Gesundheitsminister Hermann Gröhe (CDU) betonte in einer Mitteilung: "Schwerkranke Menschen müssen bestmöglich versorgt werden." Bisher hatten Cannabispatienten Sondergenehmigungen gebraucht; das waren bisher rund 1.000 Menschen.

Anders als im Parlament üblich lobte die Opposition die Koalition ausdrücklich für das Gesetz. Es lasse "wenig Spielraum zum Meckern", sagte der Drogenexperte der Linken, Frank Tempel. "Chapeau, Frau Mortler", sagte der Grünen-Experte Harald Terpe zur Drogenbeauftragten Marlene Mortler (CSU). Schwächen des ursprünglichen Gesetzentwurfs seien im parlamentarischen Verfahren behoben worden.

Die Gesundheitsstaatssekretärin Ingrid Fischbach (CDU) erläuterte, dass Schwerkranke anders als ursprünglich geplant etwa nicht austherapiert sein müssen, bevor ein Arzt Cannabis verschreibt. Der Arzt könne genau hinschauen und sagen, jetzt sei der Punkt erreicht.

Zudem gebe es nun eine verkürzte Frist, innerhalb derer die Krankenkassen die Cannabistherapie erlauben müssen. Statt wie bei anderen Therapien in mehreren Wochen müsse dies innerhalb von drei Tagen geschehen. "Die Patienten brauchen eine schnelle und unbürokratische Hilfe", sagte Fischbach.

Die Wirkung von Cannabisgebrauch soll besser erforscht werden.

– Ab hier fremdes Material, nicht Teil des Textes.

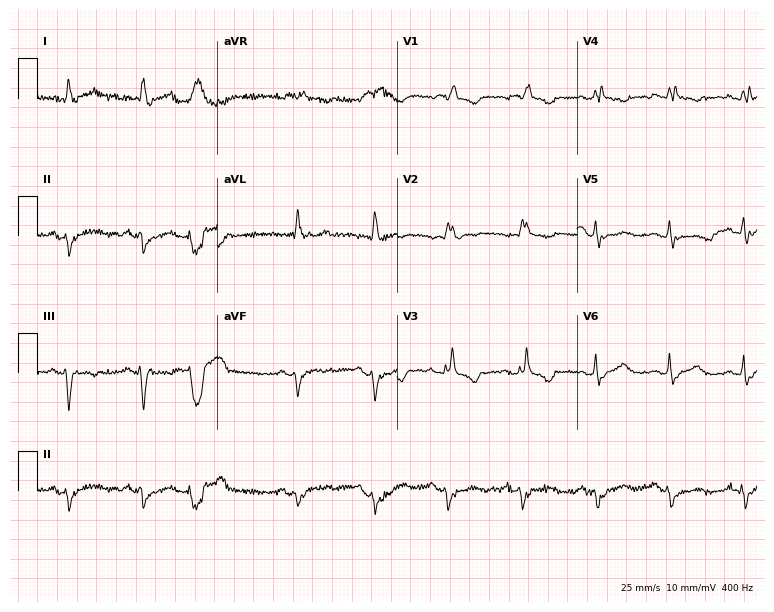
Resting 12-lead electrocardiogram (7.3-second recording at 400 Hz). Patient: a male, 73 years old. The tracing shows first-degree AV block, right bundle branch block (RBBB), left bundle branch block (LBBB).

Ärzte sollen Daten von Cannabispatienten anonymisiert ans BfArM liefern.

Tempel forderte, für solche Forschung mehr Geld bereitzustellen. Außerdem müsse sichergestellt werden, dass Cannabispatienten, die Auto fahren, keinen Führerscheinverlust fürchten müssen.

Mehrere Redner betonten, sie seien froh, dass das Thema im Gesetzesverfahren nicht mit der Frage von Cannabis als Rauschgift im Freizeitkonsum verknüpft worden sei. "Es geht nicht um Kiffen auf Rezept", betonte die CDU-Politikerin Karin Maag. Ihr SPD-Kollege Burkhard Blienert sprach sich indessen für eine Entkriminalisierung und regulierten Konsum aus.

Der Bundesrat muss dem Gesetz nicht zustimmen. Es soll im März in Kraft treten.